# Daily Listening: Brahms 2nd Piano Concerto VS Goldberg Variations



## Gold Member (Aug 23, 2021)

Hi Talk Classical. I'm starting up a daily 1 vs 1 listening project, and you're welcome to participate. For a few sessions we're in the main forums, but are transitioning *here* where you can recommend tomorrow's line up. Just post a work there you'd like to see compete in tomorrow's poll.

Two options today:
1. After listening, post your favorite work
2. Or rate each work from 0-10; you can use decimals or your own subjective system

Recommended reference recordings today are:
_Brahms: Piano Concerto 2, Daniel Barenboim/Sir John Barbirolli 1968_
and
_Bach: Goldberg Variations, Glenn Gould 1981_

Happy listening!


----------



## BrahmsWasAGreatMelodist (Jan 13, 2019)

Brahms: Piano Concerto 2 10/10
Bach: Goldberg Variations 10/10


----------



## Gold Member (Aug 23, 2021)

I'll gradually improve my own rating system as I get experience putting numbers to things. Right now everything 0-10 is in the good category.

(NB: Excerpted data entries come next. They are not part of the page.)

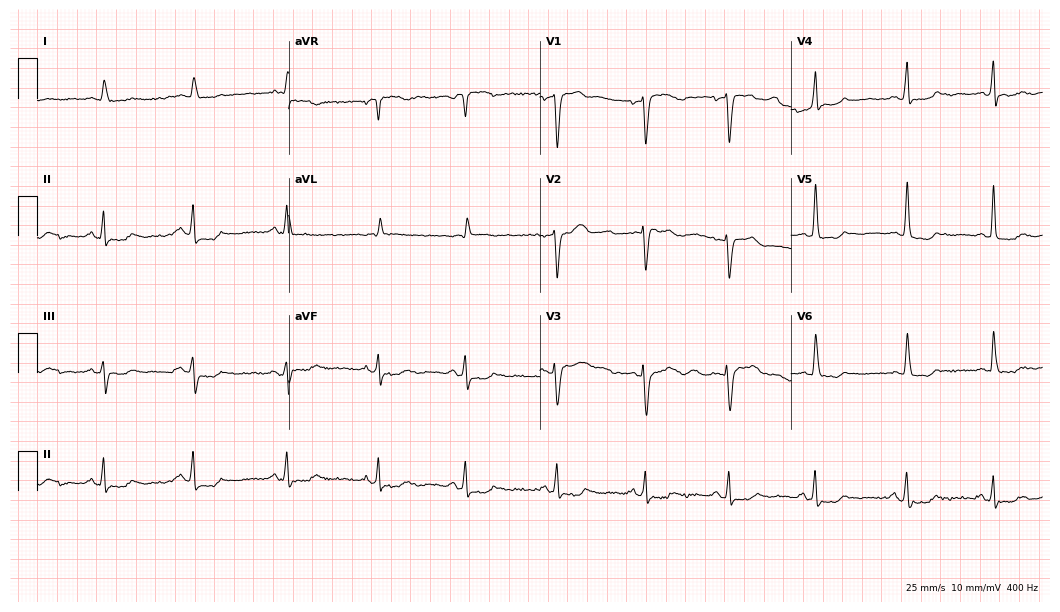
12-lead ECG (10.2-second recording at 400 Hz) from a 78-year-old man. Screened for six findings — first-degree AV block, right bundle branch block, left bundle branch block, sinus bradycardia, atrial fibrillation, sinus tachycardia — none is recorded. Only these six findings were labelled.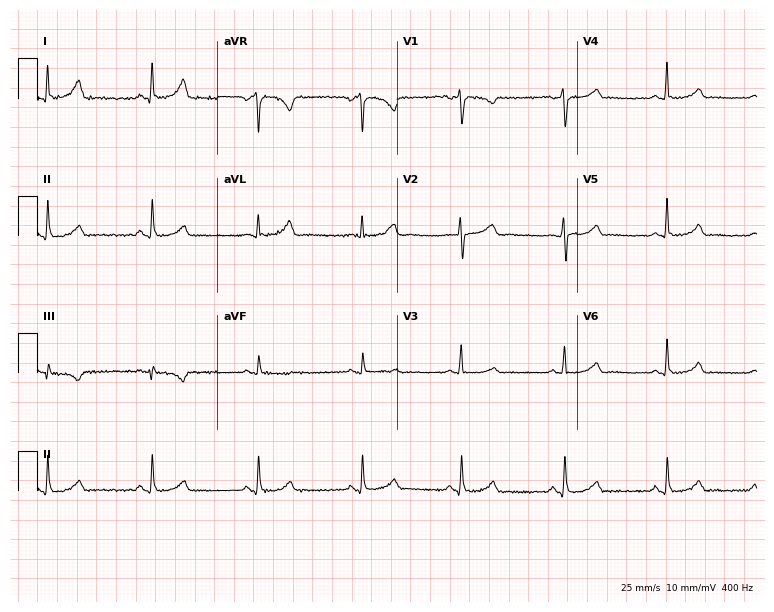
Electrocardiogram, a 43-year-old female. Overall reading on record: normal ECG.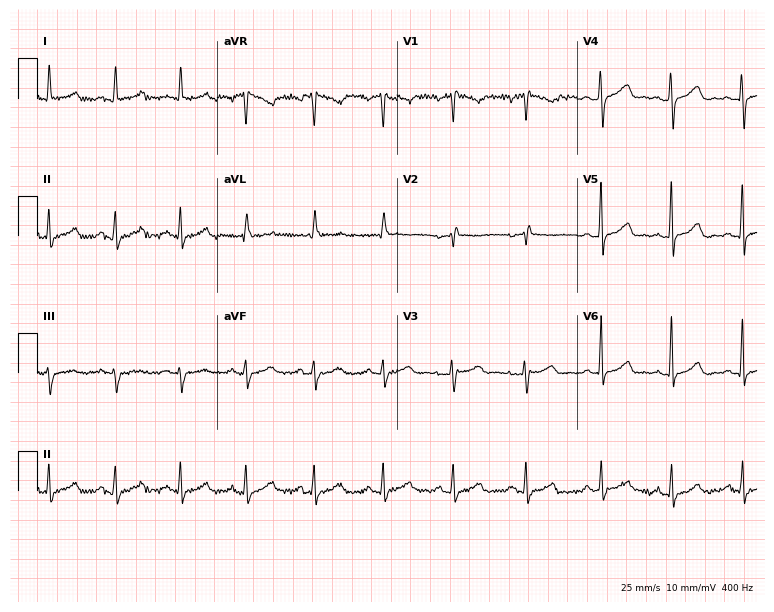
Resting 12-lead electrocardiogram. Patient: a 54-year-old female. None of these six findings is recorded: first-degree AV block, right bundle branch block (RBBB), left bundle branch block (LBBB), sinus bradycardia, atrial fibrillation (AF), sinus tachycardia. Findings outside these six are not listed.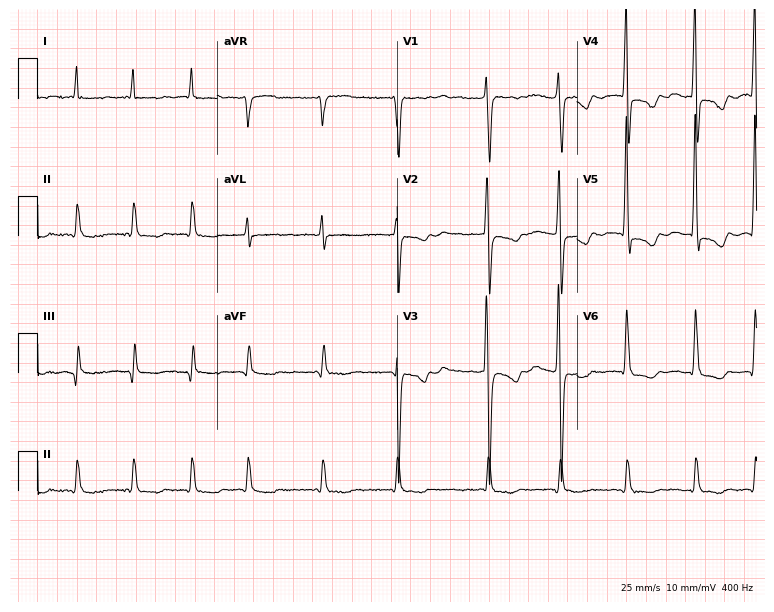
12-lead ECG (7.3-second recording at 400 Hz) from a male, 72 years old. Findings include atrial fibrillation.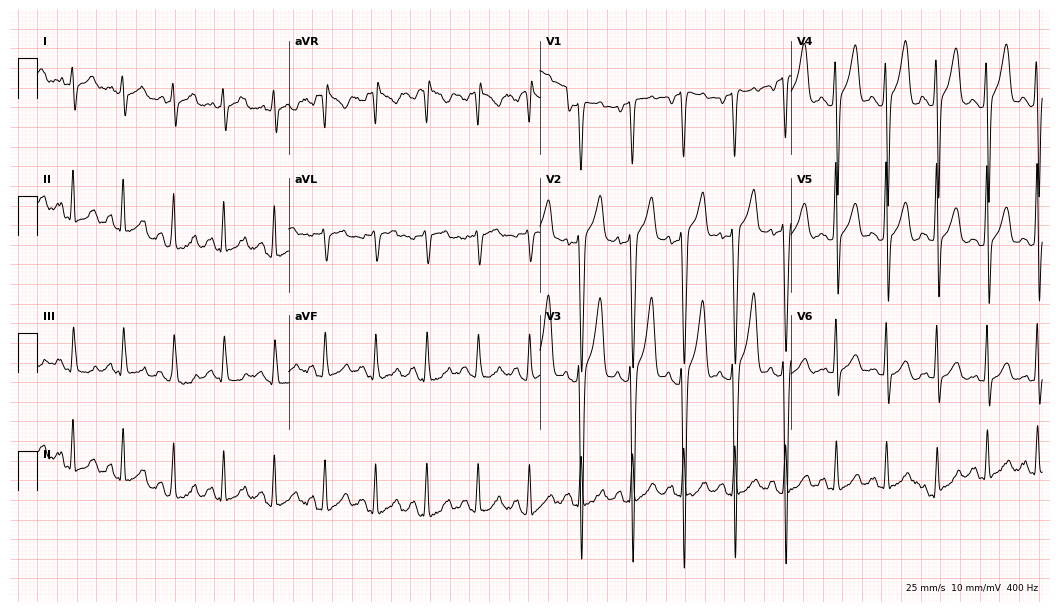
Electrocardiogram (10.2-second recording at 400 Hz), a 39-year-old male patient. Of the six screened findings (first-degree AV block, right bundle branch block (RBBB), left bundle branch block (LBBB), sinus bradycardia, atrial fibrillation (AF), sinus tachycardia), none is recorded.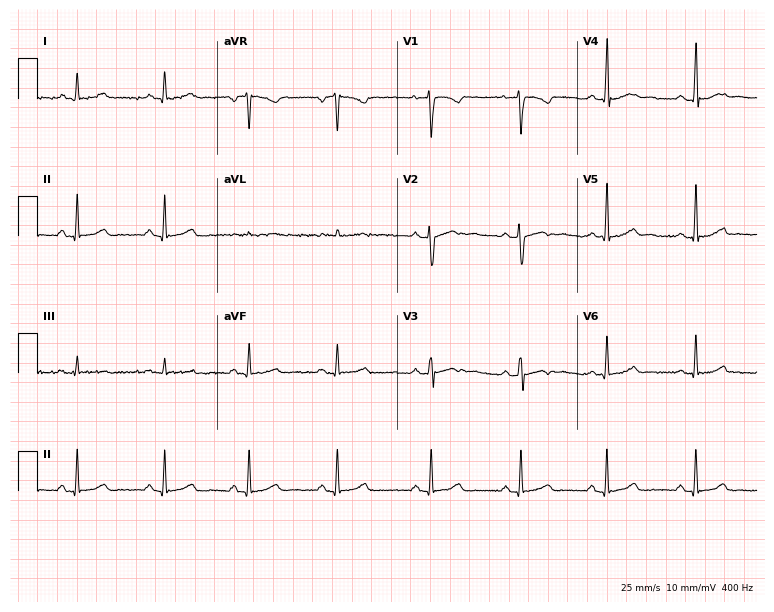
12-lead ECG from a female patient, 32 years old. Recorded interpretation: within normal limits.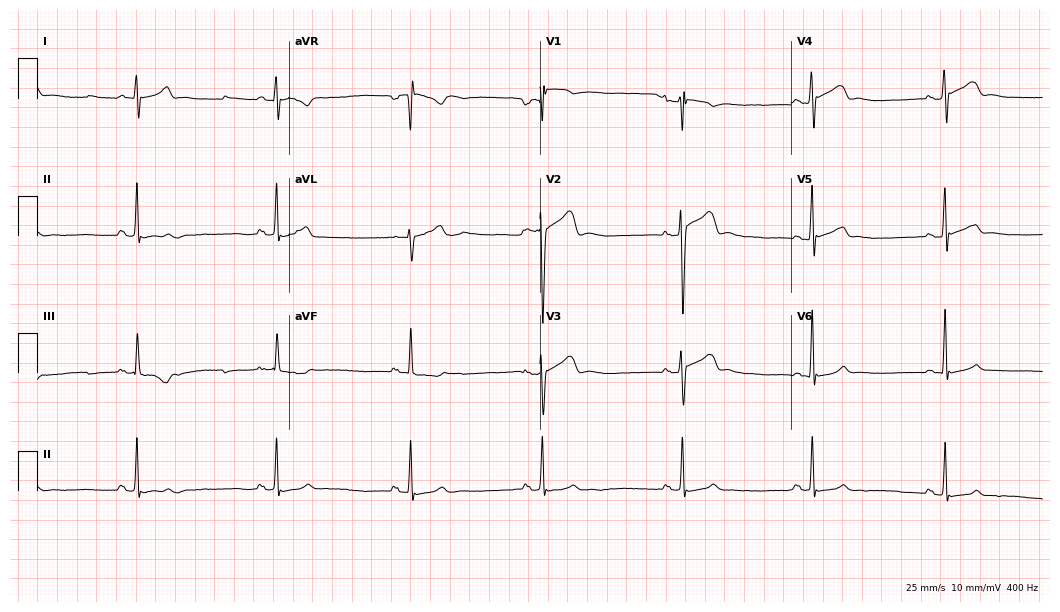
Standard 12-lead ECG recorded from a 21-year-old man. The tracing shows sinus bradycardia (a sinus rate of 50 beats per minute or less).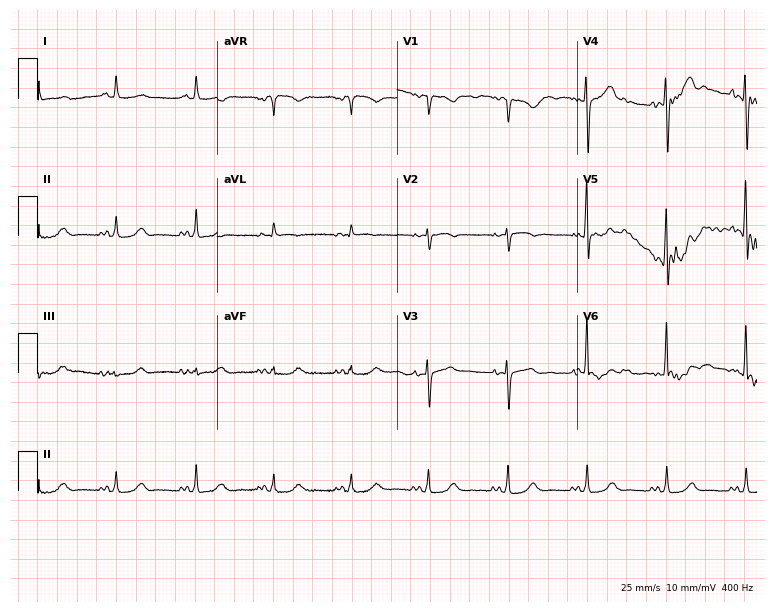
Electrocardiogram (7.3-second recording at 400 Hz), a male, 72 years old. Overall reading on record: normal ECG.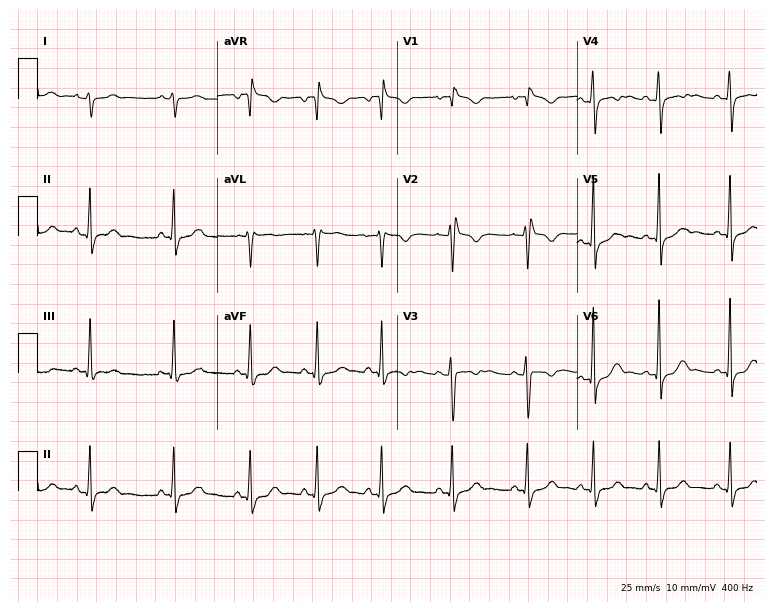
Standard 12-lead ECG recorded from a female patient, 17 years old (7.3-second recording at 400 Hz). None of these six findings is recorded: first-degree AV block, right bundle branch block (RBBB), left bundle branch block (LBBB), sinus bradycardia, atrial fibrillation (AF), sinus tachycardia. Only these six findings were labelled.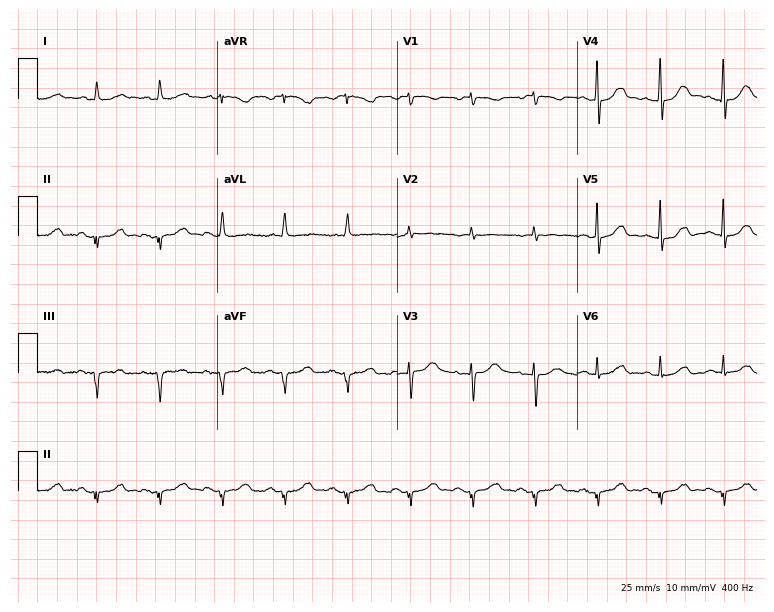
Electrocardiogram (7.3-second recording at 400 Hz), a female patient, 81 years old. Of the six screened findings (first-degree AV block, right bundle branch block, left bundle branch block, sinus bradycardia, atrial fibrillation, sinus tachycardia), none is recorded. Findings outside these six are not listed.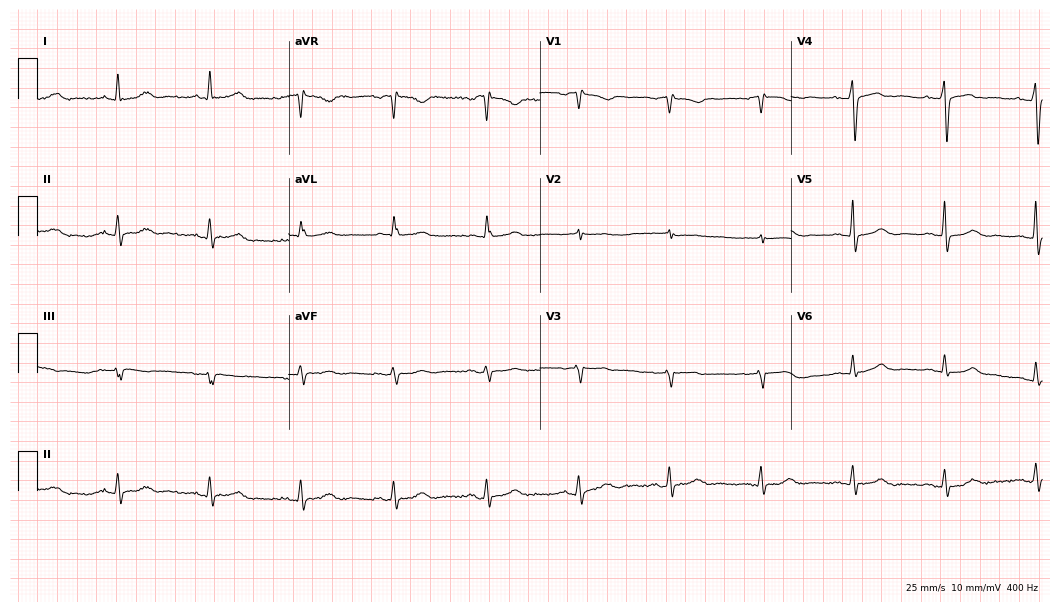
12-lead ECG (10.2-second recording at 400 Hz) from a female patient, 83 years old. Labelled as a normal ECG.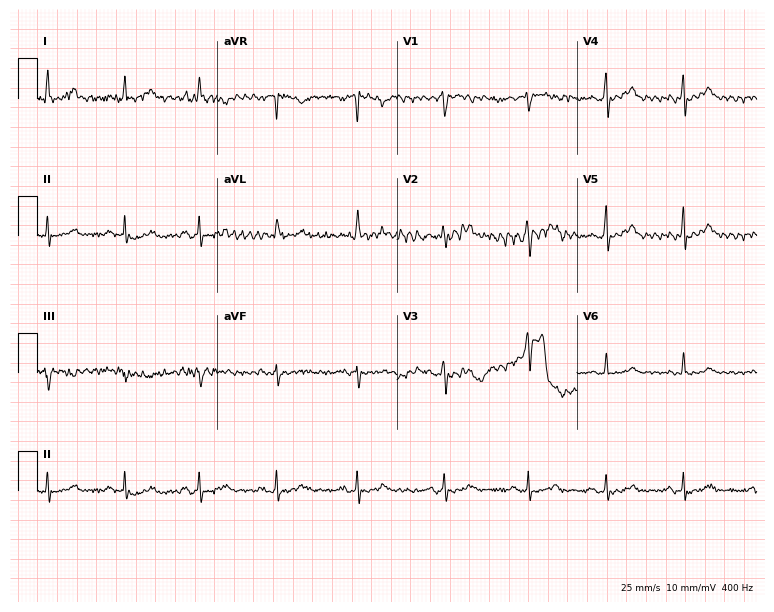
12-lead ECG from a 35-year-old female (7.3-second recording at 400 Hz). No first-degree AV block, right bundle branch block (RBBB), left bundle branch block (LBBB), sinus bradycardia, atrial fibrillation (AF) or sinus tachycardia recorded for this tracing. Only these six findings were labelled.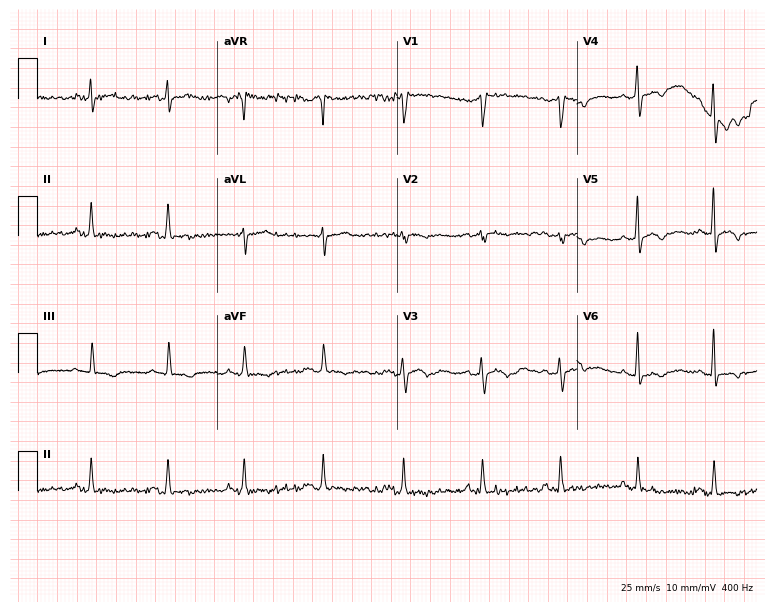
Electrocardiogram (7.3-second recording at 400 Hz), a 46-year-old male. Of the six screened findings (first-degree AV block, right bundle branch block, left bundle branch block, sinus bradycardia, atrial fibrillation, sinus tachycardia), none is recorded.

Brahms: Piano Concerto 2, Daniel Barenboim/Sir John Barbirolli 1968 - 9
Bach: Goldberg Variations, Glenn Gould 1981 - 4


----------



## hammeredklavier (Feb 18, 2018)

My favorite work? GoldMemberg Variations


----------



## Bulldog (Nov 21, 2013)

I picked Bach's Goldberg Variations.

As for ratings:
Bach 10/10
Brahms 9/10


----------



## Gold Member (Aug 23, 2021)

This thread is over today. You may submit your ratings to the other thread.


----------